High efficiency (∼18%) organic solar cells with 500 nm-thick toluene cast active layer by aggregation manipulation and additive engineering

Abstract

Thick-film organic solar cells (OSCs) are crucial for mass-production: however, the efficiency of such cells is limited by the lack of morphological control afforded by methods that rely on high-vapor-pressure solvents. Herein, a systematic solvent and additive engineering strategy is reported for improving the performance of thick-film (>300 nm) OSCs through aggregation modulation via solidification acceleration and electronic property enhancement. Two oligomers derived from the polymer donors PM6 and D18-Fu are employed as solid additives to prepare the active layer.
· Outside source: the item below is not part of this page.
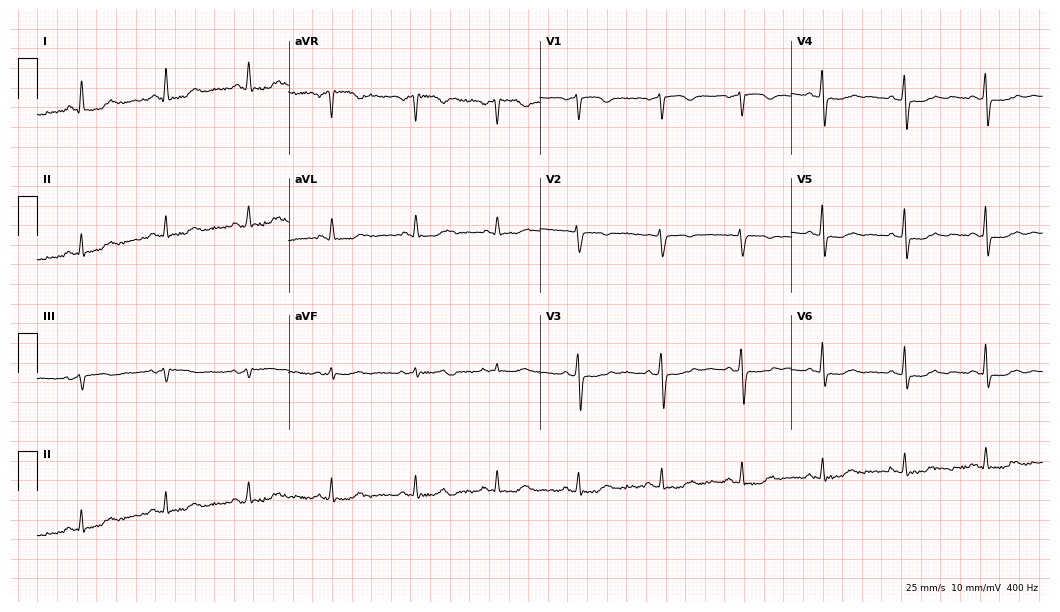
ECG — a female patient, 53 years old. Screened for six findings — first-degree AV block, right bundle branch block, left bundle branch block, sinus bradycardia, atrial fibrillation, sinus tachycardia — none is recorded. Findings outside these six are not listed.

Characterizations reveal that the D18-Fu-derived oligomer exhibits stronger interactions with both the benzodifuran donor (D18-Fu) and the acceptor (L8-BO-X), resulting in suppressed electron-phonon coupling, more balanced donor–acceptor fibrillation, and enhanced face-on molecular orientation. Devices treated with the D18-Fu-derived oligomer achieve a greater improvement in power conversion efficiency (PCE). Both additives enhance thickness- tolerance of the device owing to their structural compatibility with the D18-Fu-derived oligomer,- yielding superior performance. Notably, devices processed from toluene, a nonhalogenated solvent, demonstrate high PCEs with excellent thickness tolerance; the thick-film device (500 nm active layer) exhibits an independently certified PCE of ∼18%, a record for thick-film OSCs, with no significant loss in performance compared to its thin-film (100 nm) counterparts (>19%).